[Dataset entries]
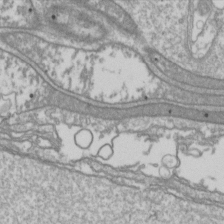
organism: Drosophila
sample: Cell division; meiosis; drosophila spermatocytes
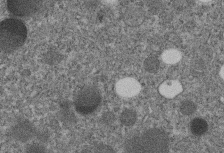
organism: C. elegans
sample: C. elegans embryo early stage
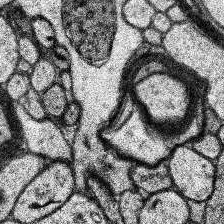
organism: Human
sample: Temporal Lobe
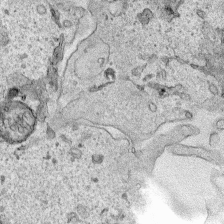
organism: Human
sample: Mitochondria in HCT116 cells
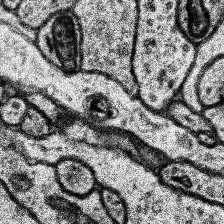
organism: Human
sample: Temporal Lobe
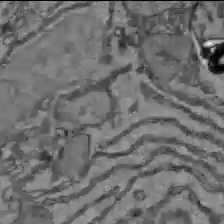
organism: C57BL Mouse
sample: Liver
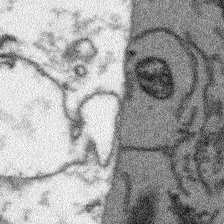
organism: Arabidopsis thaliana
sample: Root tip
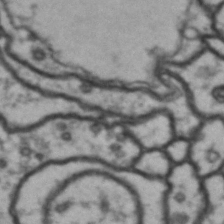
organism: Drosophila
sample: Brain
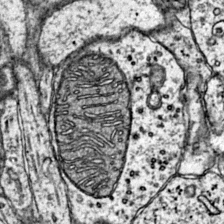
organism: Mouse
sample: Primary visual cortex
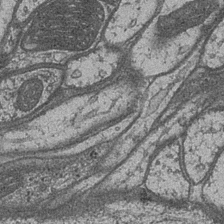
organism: Drosophila
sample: Optic medulla
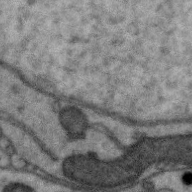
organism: Zebra finch
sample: Brain
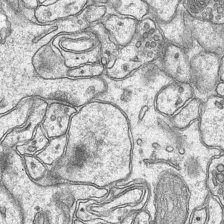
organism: Mouse
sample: CA1 Hippocampus
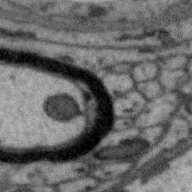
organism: Zebra finch
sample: Brain
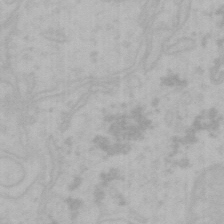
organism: Mouse
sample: Choroid plexus
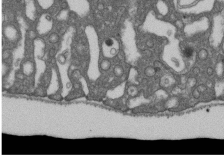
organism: Drosophila
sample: Nephrocyte
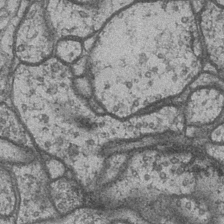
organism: Drosophila
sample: Optic medulla
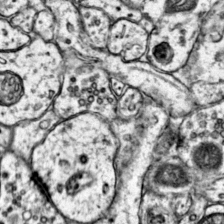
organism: Mouse
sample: Primary visual cortex
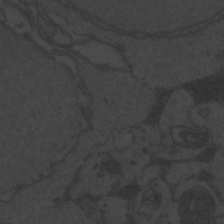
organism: Zebrafish
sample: Macrophage infected with Toxoplasma gondii
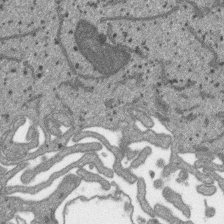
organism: Human
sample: Lung epithelial cells infected with SARS-CoV-2
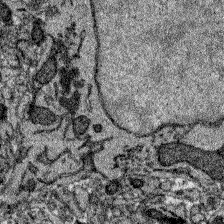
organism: Zebrafish
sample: Larval olfactory bulb
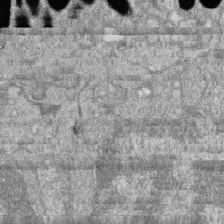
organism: Zebrafish
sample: Cilia; retinal pigment epithelium
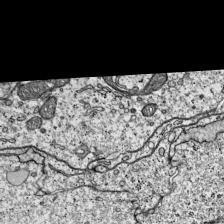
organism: Mouse
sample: Visual Cortex
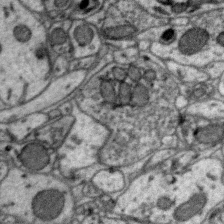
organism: Zebra finch
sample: Brain

* _YOUR ASSIGNMENT_
Make an exact copy of the lines of the records from the line containing "sample: Mitochondria in HCT116 cells" through the final line, both ends included, but not of the pictures.

* _EXERCISE SOLUTION_
sample: Mitochondria in HCT116 cells
organism: Human
sample: Temporal Lobe
organism: C57BL Mouse
sample: Liver
organism: Arabidopsis thaliana
sample: Root tip
organism: Drosophila
sample: Brain
organism: Mouse
sample: Primary visual cortex
organism: Drosophila
sample: Optic medulla
organism: Zebra finch
sample: Brain
organism: Mouse
sample: CA1 Hippocampus
organism: Zebra finch
sample: Brain
organism: Mouse
sample: Choroid plexus
organism: Drosophila
sample: Nephrocyte
organism: Drosophila
sample: Optic medulla
organism: Mouse
sample: Primary visual cortex
organism: Zebrafish
sample: Macrophage infected with Toxoplasma gondii
organism: Human
sample: Lung epithelial cells infected with SARS-CoV-2
organism: Zebrafish
sample: Larval olfactory bulb
organism: Zebrafish
sample: Cilia; retinal pigment epithelium
organism: Mouse
sample: Visual Cortex
organism: Zebra finch
sample: Brain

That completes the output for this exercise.